» **Exercise data**
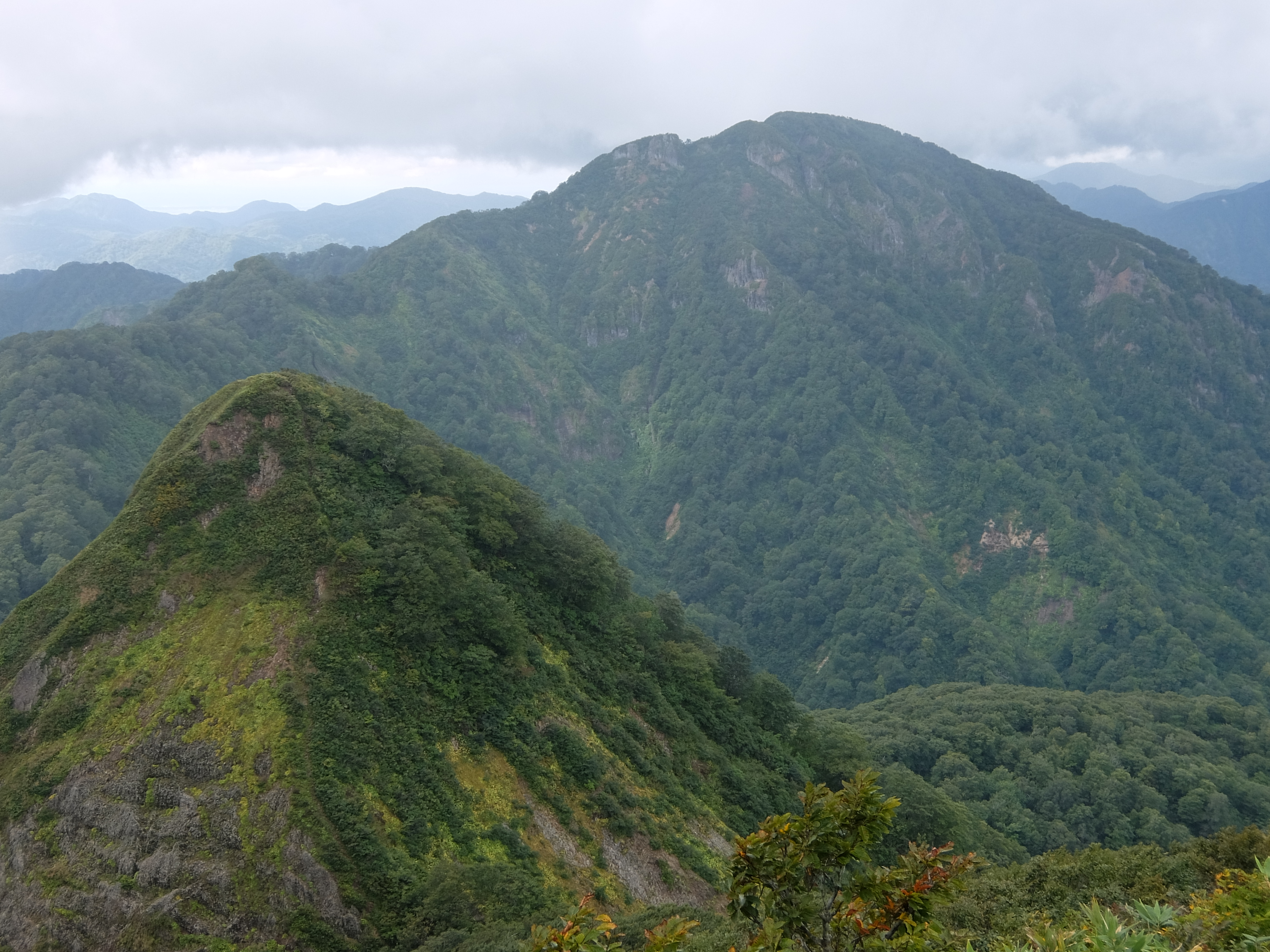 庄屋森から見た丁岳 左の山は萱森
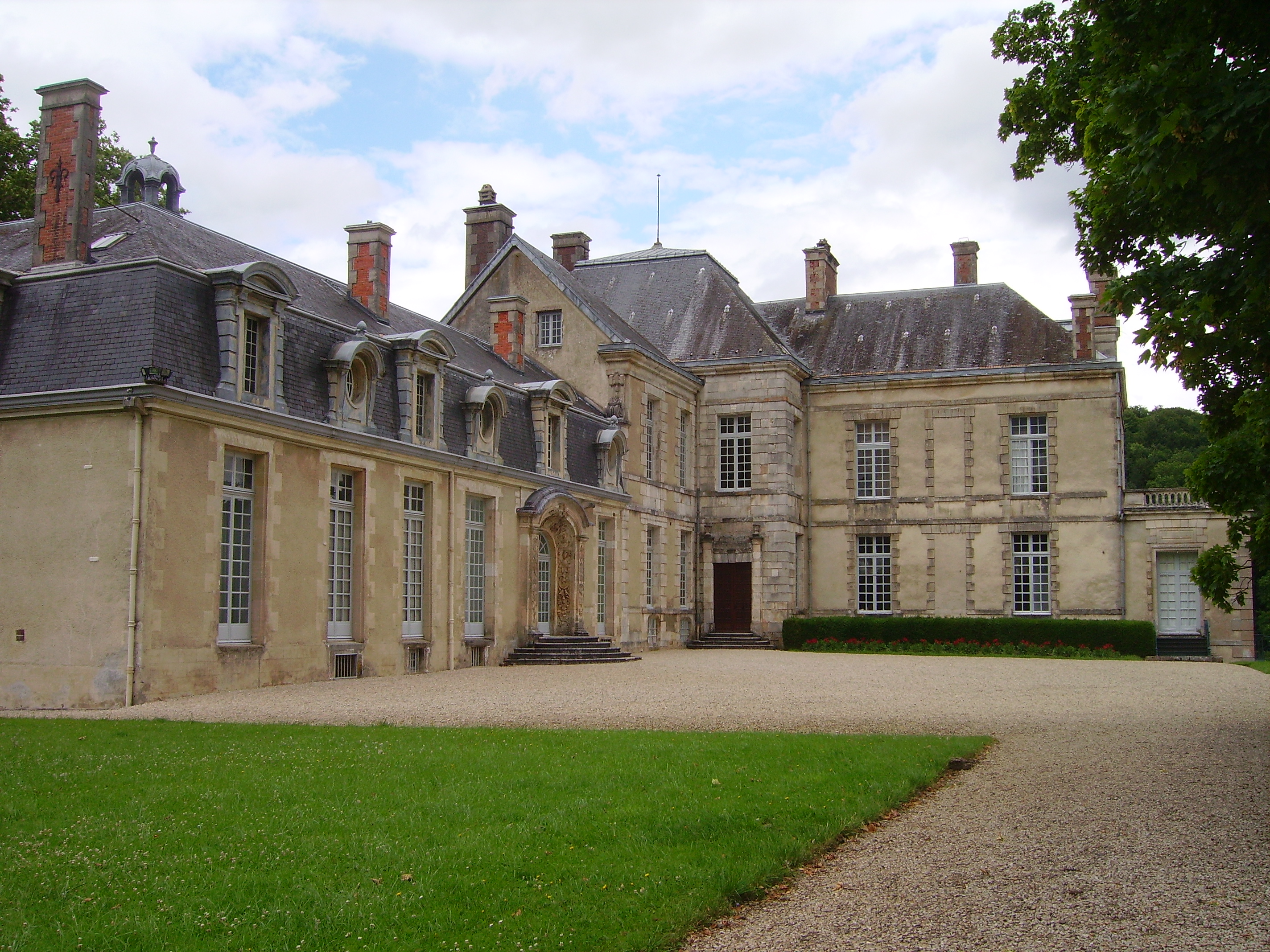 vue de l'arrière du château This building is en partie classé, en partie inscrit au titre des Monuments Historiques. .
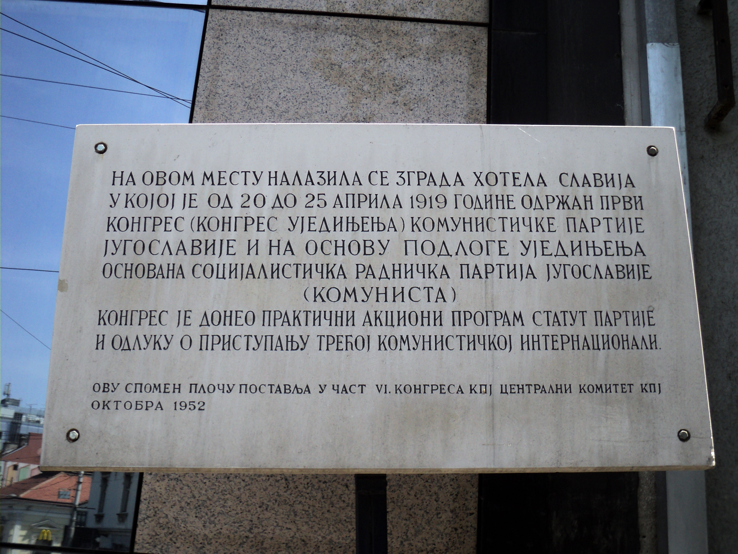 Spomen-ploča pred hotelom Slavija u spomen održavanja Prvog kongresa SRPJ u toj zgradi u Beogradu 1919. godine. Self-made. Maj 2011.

» **Assigned task**
Write the material above out again exactly. Omit every image.

» **Result**
 庄屋森から見た丁岳 左の山は萱森
 vue de l'arrière du château This building is en partie classé, en partie inscrit au titre des Monuments Historiques. .
 Spomen-ploča pred hotelom Slavija u spomen održavanja Prvog kongresa SRPJ u toj zgradi u Beogradu 1919. godine. Self-made. Maj 2011.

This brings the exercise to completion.